U.S. Attorney Michael A. Bennett of the Western District of Kentucky and Special Agent in Charge Bryant Jackson of the Internal Revenue Service, Criminal Investigation, Cincinnati Field Office made the announcement.
According to the indictment, Natasha Harris-Johnson, 49, made a claim against the United States for payment of a refund of taxes on eight separate occasions in various amounts which she knew to be false, fictious, and fraudulent, and to which she knew she was not entitled. Additionally, between March 2020 and June 2020, Harris-Johnson filed a fraudulent application for a CARES Act financial assistance program, Economic Injury Disaster Loans (EIDL), and fraudulently obtained over $159,000 by way of this program. EIDLs provided loan assistance (including $10,000 advances) for small businesses and other eligible entities for loans up to $2 million. The EIDL proceeds could be used to pay fixed debts, payroll, accounts payable, and other bills that could have been paid had the disaster not occurred. In the false EIDL applications Harris-Johnson submitted, she made false claims about the gross revenue and cost of goods sold by her company, HJ&J Development LLC.

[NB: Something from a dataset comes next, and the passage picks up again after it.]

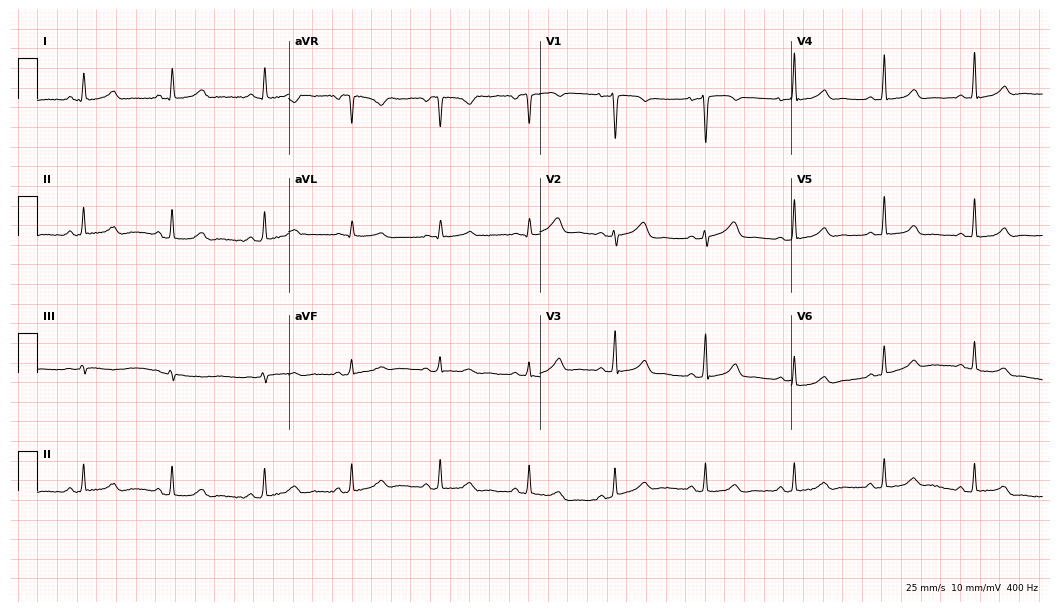
12-lead ECG from a 40-year-old female (10.2-second recording at 400 Hz). Recorded interpretation: within normal limits.

Harris-Johnson will make her initial appearance on October 19, 2023, before a U.S. Magistrate Judge of the U.S. District Court for the Western District of Kentucky. If convicted, Harris-Johnson faces a maximum of 60 years in prison. A federal district court judge will determine any sentence after considering the U.S. Sentencing Guidelines and other statutory factors. There is no parole in the federal system.
The Internal Revenue Service Criminal Investigation is investigating the case.
Assistant U.S. Attorney Corinne E. Keel is prosecuting the case.
On May 17, 2021, the Attorney General established the COVID-19 Fraud Enforcement Task Force to marshal the resources of the Department of Justice in partnership with agencies across government to enhance efforts to combat and prevent pandemic-related fraud. The Task Force bolsters efforts to investigate and prosecute the most culpable domestic and international criminal actors and assists agencies tasked with administering relief programs to prevent fraud by, among other methods, augmenting and incorporating existing coordination mechanisms, identifying resources and techniques to uncover fraudulent actors and their schemes, and sharing and harnessing information and insights gained from prior enforcement efforts. For more information on the Department’s response to the pandemic, please visit https://www.justice.gov/coronavirus.
Anyone with information about allegations of attempted fraud involving COVID-19 can report it by calling the Department of Justice’s National Center for Disaster Fraud (NCDF) Hotline at 866-720-5721 or via the NCDF Web Complaint Form at: https://www.justice.gov/disaster-fraud/ncdf-disaster-complaint-form.
An indictment is merely an allegation. All defendants are presumed innocent until proven guilty beyond a reasonable doubt in a court of law.